_EXERCISE DETAILS_
Reproduce from the records below, with no pictures, exactly the lines between the one containing "sample: Temporal Lobe" and the one containing "sample: Cortical neurons", inclusive.

_Records contained in a dataset_
::::
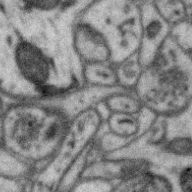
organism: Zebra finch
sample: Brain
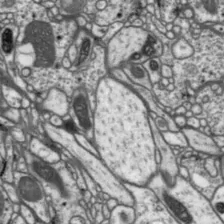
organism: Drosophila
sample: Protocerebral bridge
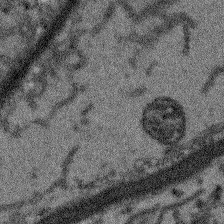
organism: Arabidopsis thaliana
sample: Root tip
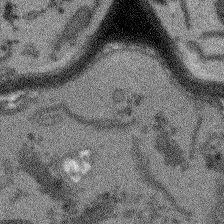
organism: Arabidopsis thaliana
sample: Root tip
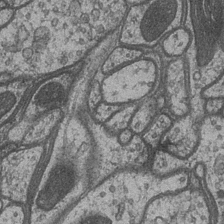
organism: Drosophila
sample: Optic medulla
::::
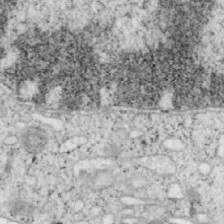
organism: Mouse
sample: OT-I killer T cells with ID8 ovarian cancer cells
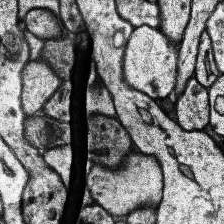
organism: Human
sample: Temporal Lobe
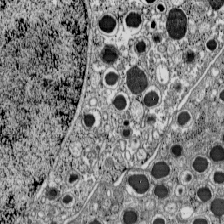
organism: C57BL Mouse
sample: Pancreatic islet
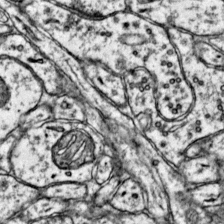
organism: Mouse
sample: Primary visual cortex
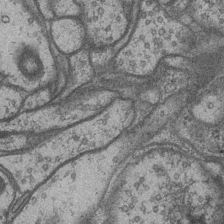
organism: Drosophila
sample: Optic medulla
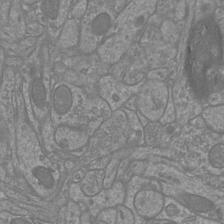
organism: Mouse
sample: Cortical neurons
::::
_EXERCISE RESULT_
sample: Temporal Lobe
organism: C57BL Mouse
sample: Pancreatic islet
organism: Mouse
sample: Primary visual cortex
organism: Drosophila
sample: Optic medulla
organism: Mouse
sample: Cortical neurons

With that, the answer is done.